The 1.5.3 behavior seems a bit odd to me (adjusting your example a bit):
import pandas as pd
df = pd.DataFrame({"a": ["a", "b", float("nan")]})
df["a"] = df["a"].astype("category")
# converts to object dtype (loses category) and replaces nan with None
df.replace([float("nan")], [None])
# no effect (does not replace nan with "c")
df.replace([float("nan")], ["c"])
In 2.0, both of those replace
calls have no effect so I think 2.0 is a bit more consistent when replacing nan
. I'm not a huge fan of the 1.5.3 behavior that loses the category dtype. If you want that behavior in 2.0, I think you could just do df.astype(object).replace(np.nan, None)
.
I'm not sure about raising an error either. At the moment, replacing a category that does not exist in the existing categorical dtype has no effect:
# no effect ("c" is not an existing category)
df.replace(["c], ["d"])
Since the nan
is not actually one of the categories (it represents a missing value), I think you could argue it should also have no effect when trying to replace.

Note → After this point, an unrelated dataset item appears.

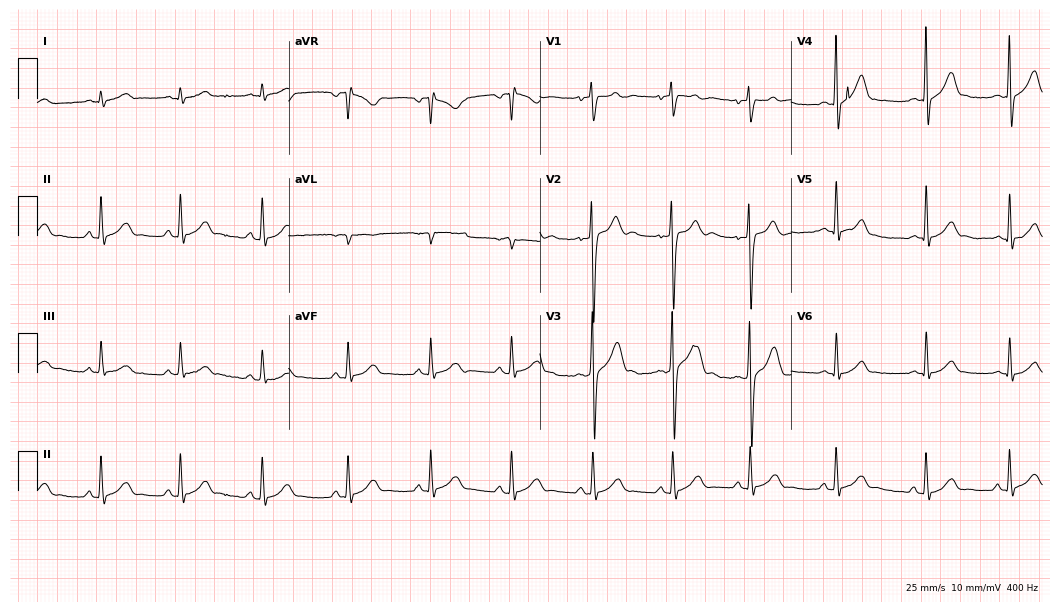
Standard 12-lead ECG recorded from a male, 17 years old (10.2-second recording at 400 Hz). Read as a normal ECG.

All of that said, I don't feel too strongly here. Open to other thoughts.
@phofl, any thoughts?
Comment From: lukemanley
Looks like there is another open issue discussing replacing nan in a categorical: https://github.com/pandas-dev/pandas/issues/40472
Comment From: phofl
So we are avoiding losing the dtype now? This is a + imo. So sounds good. But should probably adjust whatsnew
Comment From: lukemanley
So we are avoiding losing the dtype now? This is a + imo. So sounds good. But should probably adjust whatsnew
Correct, 2.0 no longer loses the dtype and casts to object. Replacing nan in a categorical now has no-effect regardless of replacement value. (1.5.3 had an edge case that would convert to object and replace if the replacement value was NA-like)
Comment From: phofl
Sounds good to me.
@jbrockmendel any thoughts here?
Comment From: jbrockmendel
There was an issue a while back (not specific to categorical) about replacing nan with None and the conclusion IIRC was to respect that the user specifically asked for that. If we want to raise and tell the user to explicitly case first I'd be OK with that, but I don't think silently ignoring what they specifically asked for is helpful.
Also note that trying to replace nan with non-na 4 or even a category "a" silently is a no-op. This is definitely a bug.
Comment From: lithomas1
@lukemanley @phofl Any action to take here?
Comment From: jbrockmendel
The special casing of CategoricalDtype in Series.replace was deprecated in 2.x and is gone in main. Closing as complete.